The chart above shows the decrease in the unemployment rate for each state from 2011 to 2015. Not surprisingly, every state has seen a decrease in state-wide unemployment. Some of the states with high growth in craft breweries also appear here for larger decreases in state unemployment rate.  

The drop in unemployment rate is certainly not solely caused by everyone working at a craft brewery, but the craft brewery movement may have been driven by those out of work, with no other options. This may have perfectly coincided with a perfect storm of 18-35 year-olds preferring to spend money on experiences and technology allowing for easier access to smaller businesses. Many people after losing their source of income in 2008-2009, looked to use other talents or hobbies to make ends meet.  
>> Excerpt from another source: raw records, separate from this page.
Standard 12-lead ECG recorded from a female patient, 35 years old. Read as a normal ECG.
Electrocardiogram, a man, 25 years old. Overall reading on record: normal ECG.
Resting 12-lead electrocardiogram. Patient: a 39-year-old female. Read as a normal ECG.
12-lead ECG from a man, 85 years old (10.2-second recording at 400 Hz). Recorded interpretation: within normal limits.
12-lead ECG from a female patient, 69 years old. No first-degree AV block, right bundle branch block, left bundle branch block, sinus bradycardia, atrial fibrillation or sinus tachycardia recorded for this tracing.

It should be noted that many of the states with larger drops in unemployment also have other major industries, with the explosion in tech providing jobs in states like California, Colorado, Ohio, and New York.  

In [36]:
beer_cor = unemp_change.merge(pct_change, on='State')
beer_cor

scatter = Scatter(beer_cor, x='% Change Unemp. Rate', y='% Change No. Breweries', color='#1ABC9C', 
                  title="Change in Unemp. Rate vs. Craft Beer Growth (Top 15 States)", marker='State', 
                  legend="top_left", plot_height=650, plot_width=800)

scatter.title.text_font_size = '16pt'

scatter.legend.orientation = 'horizontal'

show(scatter)

The scatter plot shows a correlation between the growth in breweries and the decline in unemployment rate. Other factors are obviously at play, but the relationship is certainly interesting.  

## CONCLUSION  

This project merely touches the surface of a very large and diverse industry. I wanted to pull together data from a variety of sources and make some broad conclusions from it. More research into production volume, the exact definitions of craft versus other brewers, and other data would need to be combined to make a more in-depth study.  
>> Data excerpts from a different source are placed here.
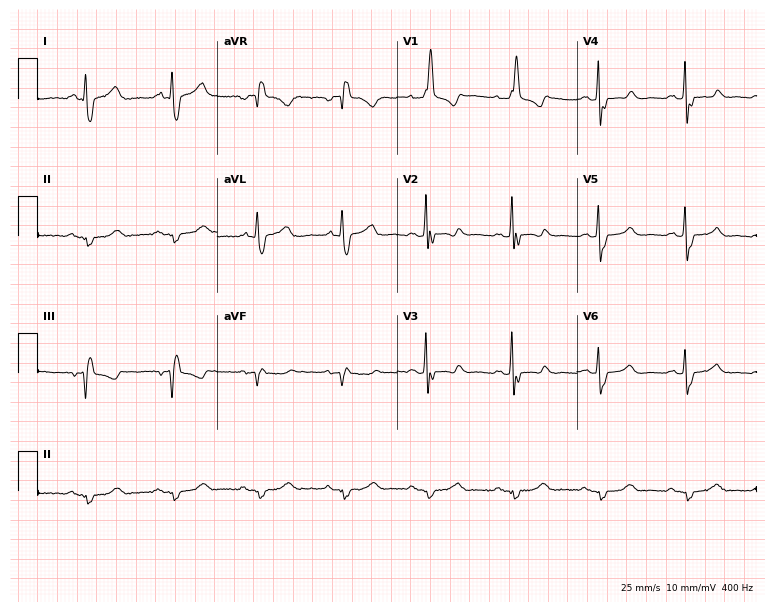
Resting 12-lead electrocardiogram. Patient: a 66-year-old female. The tracing shows right bundle branch block.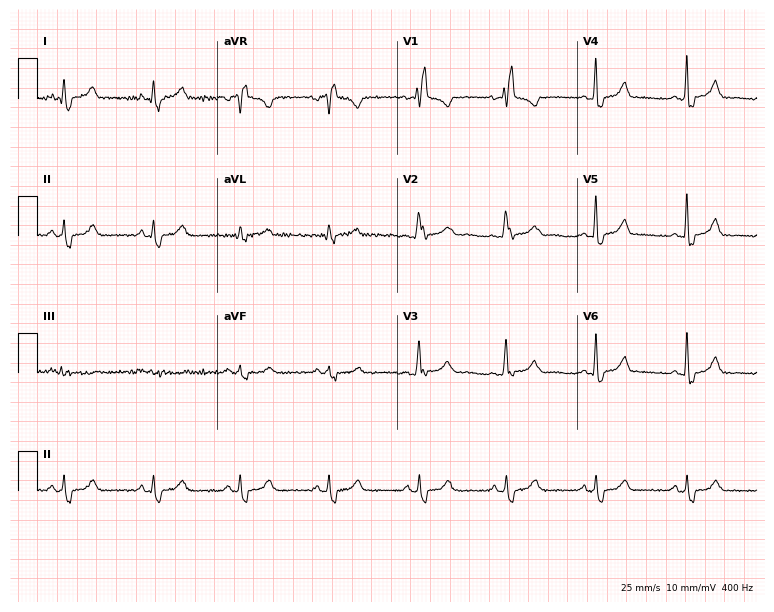
12-lead ECG from a female, 74 years old. Findings include right bundle branch block.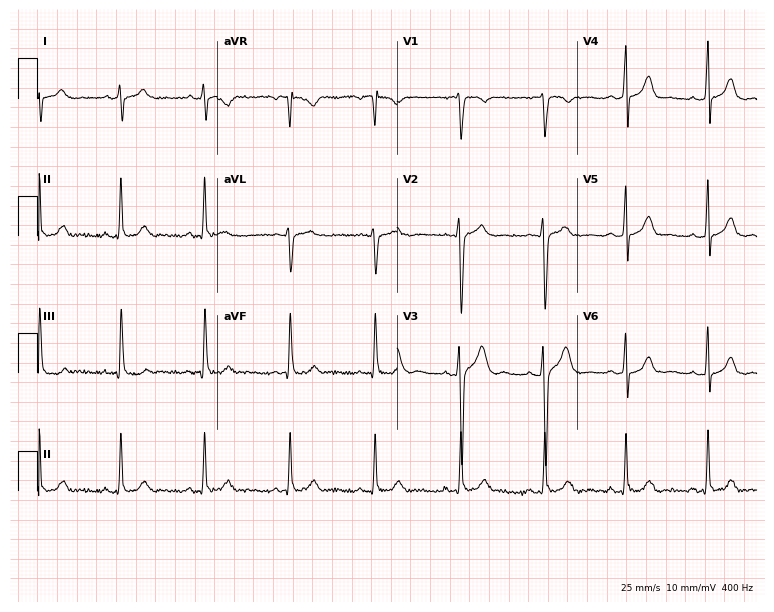
ECG — a man, 40 years old. Screened for six findings — first-degree AV block, right bundle branch block (RBBB), left bundle branch block (LBBB), sinus bradycardia, atrial fibrillation (AF), sinus tachycardia — none is recorded. Findings outside these six are not listed.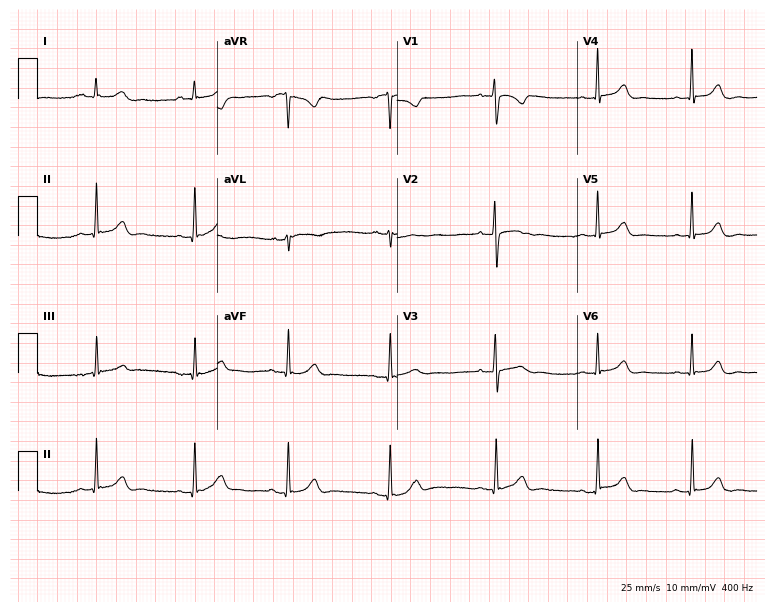
Resting 12-lead electrocardiogram. Patient: a woman, 22 years old. Read as a normal ECG.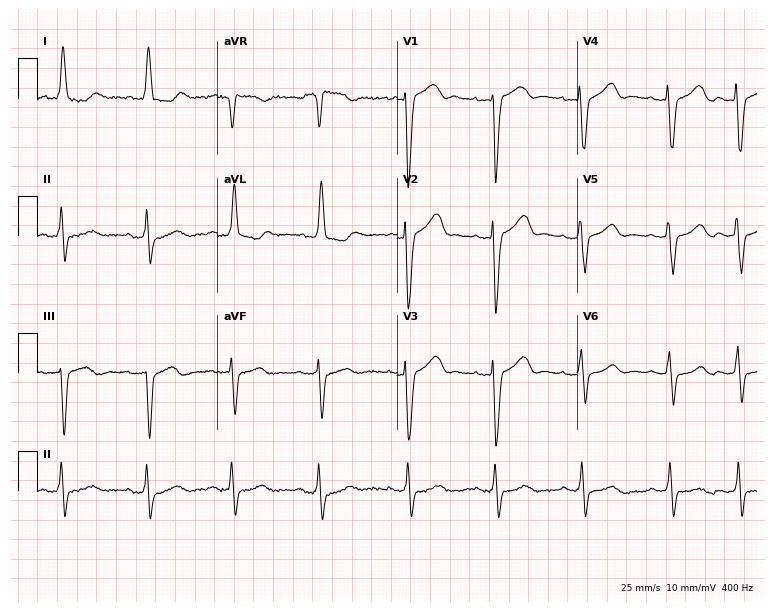
Resting 12-lead electrocardiogram. Patient: a female, 83 years old. The tracing shows left bundle branch block.

From most of the information I have gathered, it appears that the growth of craft brewing is driven by societal changes (looking at the ratio or migration of age groups into certain states would be interesting), economic factors, and the spread of information (it's easier than ever to learn how to do almost anything because of the wealth of information available on-line).  

Mainly I have learned that beer is made and consumed in huge quantities, and that every state has some sort of beer production, with others leading the way over other states due to population size, culture, and laws on alcohol production.